Despite the significant progress in PDGFR inhibitor research, several challenges remain. One of the main challenges is the development of drug resistance, which limits the long-term efficacy of PDGFR inhibitors. Secondary mutations in PDGFR, activation of alternative signaling pathways, and tumor microenvironment changes are among the main mechanisms of resistance. Another challenge is the off-target effects of multi-targeted PDGFR inhibitors, which can lead to adverse events such as hypertension, fatigue, and gastrointestinal toxicity. Future research directions include the development of more selective PDGFR inhibitors that target specific PDGFR isoforms or mutations, the identification of novel biomarkers for predicting response to PDGFR inhibitors, and the combination of PDGFR inhibitors with other therapeutic agents (such as immunotherapies) to overcome resistance and improve efficacy. In addition, further studies are needed to understand the role of PDGFR signaling in the tumor microenvironment and its interaction with immune cells, which may provide new opportunities for the development of combination therapies.

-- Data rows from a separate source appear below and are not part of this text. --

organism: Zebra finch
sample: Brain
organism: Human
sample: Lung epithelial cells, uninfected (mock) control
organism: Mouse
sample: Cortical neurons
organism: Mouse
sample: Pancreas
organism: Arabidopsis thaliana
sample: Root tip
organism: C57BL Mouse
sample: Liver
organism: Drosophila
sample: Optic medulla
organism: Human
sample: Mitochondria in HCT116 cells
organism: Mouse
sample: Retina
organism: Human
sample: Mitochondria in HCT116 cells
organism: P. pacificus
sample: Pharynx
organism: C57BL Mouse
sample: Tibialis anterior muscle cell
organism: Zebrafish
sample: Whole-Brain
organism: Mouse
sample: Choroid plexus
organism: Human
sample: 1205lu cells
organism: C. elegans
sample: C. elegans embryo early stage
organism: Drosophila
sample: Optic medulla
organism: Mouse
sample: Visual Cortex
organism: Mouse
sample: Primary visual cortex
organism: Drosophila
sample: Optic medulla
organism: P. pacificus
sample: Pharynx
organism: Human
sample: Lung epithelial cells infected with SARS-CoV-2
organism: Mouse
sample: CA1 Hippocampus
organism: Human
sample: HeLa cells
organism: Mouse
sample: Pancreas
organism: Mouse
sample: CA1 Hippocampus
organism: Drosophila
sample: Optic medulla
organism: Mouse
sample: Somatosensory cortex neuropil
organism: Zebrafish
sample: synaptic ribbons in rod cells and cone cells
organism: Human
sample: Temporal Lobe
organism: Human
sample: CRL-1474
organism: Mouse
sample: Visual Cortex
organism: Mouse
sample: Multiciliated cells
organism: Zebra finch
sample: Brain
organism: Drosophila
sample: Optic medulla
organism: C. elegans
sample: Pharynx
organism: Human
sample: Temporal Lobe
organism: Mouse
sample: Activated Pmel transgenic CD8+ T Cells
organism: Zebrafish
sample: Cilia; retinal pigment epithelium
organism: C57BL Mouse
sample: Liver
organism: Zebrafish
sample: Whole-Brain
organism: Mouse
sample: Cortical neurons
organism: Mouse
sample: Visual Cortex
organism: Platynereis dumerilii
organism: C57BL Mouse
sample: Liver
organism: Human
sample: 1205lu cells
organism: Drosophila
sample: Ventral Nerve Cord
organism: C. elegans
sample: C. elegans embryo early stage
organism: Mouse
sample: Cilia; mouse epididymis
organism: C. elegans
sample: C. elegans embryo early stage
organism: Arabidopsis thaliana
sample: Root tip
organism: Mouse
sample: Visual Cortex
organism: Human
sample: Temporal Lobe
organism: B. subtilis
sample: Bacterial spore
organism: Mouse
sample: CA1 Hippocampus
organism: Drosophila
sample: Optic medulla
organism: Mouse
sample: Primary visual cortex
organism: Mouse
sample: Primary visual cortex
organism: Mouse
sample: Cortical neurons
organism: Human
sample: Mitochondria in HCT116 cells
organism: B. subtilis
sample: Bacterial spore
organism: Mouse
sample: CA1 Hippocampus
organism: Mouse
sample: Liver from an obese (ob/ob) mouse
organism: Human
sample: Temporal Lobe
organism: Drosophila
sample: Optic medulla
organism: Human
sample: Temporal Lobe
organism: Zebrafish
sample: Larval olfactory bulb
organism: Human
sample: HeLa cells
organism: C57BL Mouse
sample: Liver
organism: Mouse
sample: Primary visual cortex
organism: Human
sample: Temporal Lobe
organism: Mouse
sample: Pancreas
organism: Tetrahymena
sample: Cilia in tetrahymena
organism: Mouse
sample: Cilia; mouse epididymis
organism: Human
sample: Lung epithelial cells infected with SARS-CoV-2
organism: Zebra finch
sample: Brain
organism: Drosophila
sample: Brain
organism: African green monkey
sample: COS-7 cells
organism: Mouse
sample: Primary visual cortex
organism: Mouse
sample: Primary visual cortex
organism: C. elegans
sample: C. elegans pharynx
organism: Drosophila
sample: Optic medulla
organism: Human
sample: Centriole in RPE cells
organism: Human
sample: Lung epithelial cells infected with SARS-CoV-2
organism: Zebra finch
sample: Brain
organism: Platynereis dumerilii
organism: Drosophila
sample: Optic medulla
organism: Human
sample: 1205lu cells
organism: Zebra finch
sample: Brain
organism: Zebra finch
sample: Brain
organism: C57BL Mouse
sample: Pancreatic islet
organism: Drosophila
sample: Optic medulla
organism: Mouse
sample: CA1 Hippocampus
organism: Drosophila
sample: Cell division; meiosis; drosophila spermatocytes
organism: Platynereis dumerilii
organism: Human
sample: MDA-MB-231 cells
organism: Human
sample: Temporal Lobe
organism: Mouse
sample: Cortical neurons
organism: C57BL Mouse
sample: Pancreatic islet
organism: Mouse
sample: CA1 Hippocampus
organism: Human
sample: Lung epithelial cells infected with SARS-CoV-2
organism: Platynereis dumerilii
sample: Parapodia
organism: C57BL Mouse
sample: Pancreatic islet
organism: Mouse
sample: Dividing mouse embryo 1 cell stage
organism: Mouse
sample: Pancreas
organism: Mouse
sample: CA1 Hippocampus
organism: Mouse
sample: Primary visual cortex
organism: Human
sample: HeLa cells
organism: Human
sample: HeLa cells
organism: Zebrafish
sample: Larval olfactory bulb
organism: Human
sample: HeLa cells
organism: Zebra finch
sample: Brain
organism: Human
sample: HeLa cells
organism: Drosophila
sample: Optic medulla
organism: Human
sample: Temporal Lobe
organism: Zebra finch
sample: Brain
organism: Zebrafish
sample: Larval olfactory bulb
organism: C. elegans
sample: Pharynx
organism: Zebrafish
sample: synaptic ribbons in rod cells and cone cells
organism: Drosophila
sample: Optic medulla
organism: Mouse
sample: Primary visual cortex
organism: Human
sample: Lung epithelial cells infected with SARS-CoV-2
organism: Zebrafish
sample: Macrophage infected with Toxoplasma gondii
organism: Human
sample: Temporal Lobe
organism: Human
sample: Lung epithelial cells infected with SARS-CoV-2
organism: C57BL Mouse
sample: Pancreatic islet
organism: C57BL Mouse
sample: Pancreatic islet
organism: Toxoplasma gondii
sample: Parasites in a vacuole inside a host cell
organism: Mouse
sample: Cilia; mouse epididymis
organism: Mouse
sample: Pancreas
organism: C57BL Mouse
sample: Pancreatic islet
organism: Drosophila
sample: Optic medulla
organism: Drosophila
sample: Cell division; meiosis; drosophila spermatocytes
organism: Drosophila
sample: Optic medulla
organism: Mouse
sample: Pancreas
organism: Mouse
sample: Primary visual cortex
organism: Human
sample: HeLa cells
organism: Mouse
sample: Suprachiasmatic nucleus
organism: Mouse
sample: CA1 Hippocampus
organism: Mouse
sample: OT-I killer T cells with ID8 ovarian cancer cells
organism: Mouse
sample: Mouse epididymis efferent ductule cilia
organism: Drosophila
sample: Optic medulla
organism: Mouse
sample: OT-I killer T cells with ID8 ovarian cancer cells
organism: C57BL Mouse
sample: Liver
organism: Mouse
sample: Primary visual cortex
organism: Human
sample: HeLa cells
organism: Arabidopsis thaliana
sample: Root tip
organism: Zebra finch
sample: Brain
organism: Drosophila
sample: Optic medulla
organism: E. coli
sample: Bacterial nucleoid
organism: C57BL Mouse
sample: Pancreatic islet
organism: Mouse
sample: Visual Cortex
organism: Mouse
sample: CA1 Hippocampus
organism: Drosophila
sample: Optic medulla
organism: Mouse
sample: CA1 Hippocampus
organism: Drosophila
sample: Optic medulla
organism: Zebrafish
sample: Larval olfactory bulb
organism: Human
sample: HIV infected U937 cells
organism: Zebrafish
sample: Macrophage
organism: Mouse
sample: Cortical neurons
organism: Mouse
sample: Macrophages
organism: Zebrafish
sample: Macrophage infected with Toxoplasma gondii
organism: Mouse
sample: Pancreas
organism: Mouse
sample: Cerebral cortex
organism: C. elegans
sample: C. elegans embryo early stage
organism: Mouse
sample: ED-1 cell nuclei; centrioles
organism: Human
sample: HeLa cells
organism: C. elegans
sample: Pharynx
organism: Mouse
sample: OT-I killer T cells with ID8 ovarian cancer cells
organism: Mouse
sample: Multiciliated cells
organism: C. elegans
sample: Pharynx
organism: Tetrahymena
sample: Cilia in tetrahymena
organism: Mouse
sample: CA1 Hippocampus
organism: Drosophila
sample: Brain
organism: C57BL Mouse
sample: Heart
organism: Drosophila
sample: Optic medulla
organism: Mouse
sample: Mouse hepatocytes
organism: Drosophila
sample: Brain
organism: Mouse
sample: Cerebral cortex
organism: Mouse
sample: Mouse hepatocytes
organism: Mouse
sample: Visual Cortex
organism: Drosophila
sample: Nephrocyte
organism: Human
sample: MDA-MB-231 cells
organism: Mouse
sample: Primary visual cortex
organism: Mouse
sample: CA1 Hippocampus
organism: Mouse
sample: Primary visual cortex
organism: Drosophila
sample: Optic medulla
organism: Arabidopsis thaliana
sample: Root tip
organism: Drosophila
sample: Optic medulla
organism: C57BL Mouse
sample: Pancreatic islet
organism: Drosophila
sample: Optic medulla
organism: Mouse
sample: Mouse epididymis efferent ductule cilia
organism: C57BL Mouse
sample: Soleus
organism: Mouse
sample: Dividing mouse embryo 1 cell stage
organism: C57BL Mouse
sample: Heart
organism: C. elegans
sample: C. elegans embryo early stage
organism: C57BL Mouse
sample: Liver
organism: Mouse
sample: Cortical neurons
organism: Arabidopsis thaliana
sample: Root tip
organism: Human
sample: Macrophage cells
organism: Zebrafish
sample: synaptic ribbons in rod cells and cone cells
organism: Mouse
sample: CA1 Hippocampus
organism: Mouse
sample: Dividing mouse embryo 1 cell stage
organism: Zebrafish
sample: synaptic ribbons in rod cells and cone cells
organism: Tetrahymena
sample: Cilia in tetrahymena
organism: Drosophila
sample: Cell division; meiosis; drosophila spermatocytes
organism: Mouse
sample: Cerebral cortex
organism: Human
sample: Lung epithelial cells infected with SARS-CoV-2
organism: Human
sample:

In conclusion, PDGFR inhibitors have become an important class of targeted therapeutic agents in cancer treatment, with significant progress made in understanding their mechanism of action, developing novel inhibitors, and optimizing their clinical application. The identification of PDGFR mutations and the characterization of PDGFR signaling pathways have provided critical insights into the molecular basis of cancer, guiding the development of personalized therapeutic strategies. Despite the challenges, ongoing research in PDGFR inhibitors holds great promise for improving the prognosis of cancer patients with dysregulated PDGFR signaling.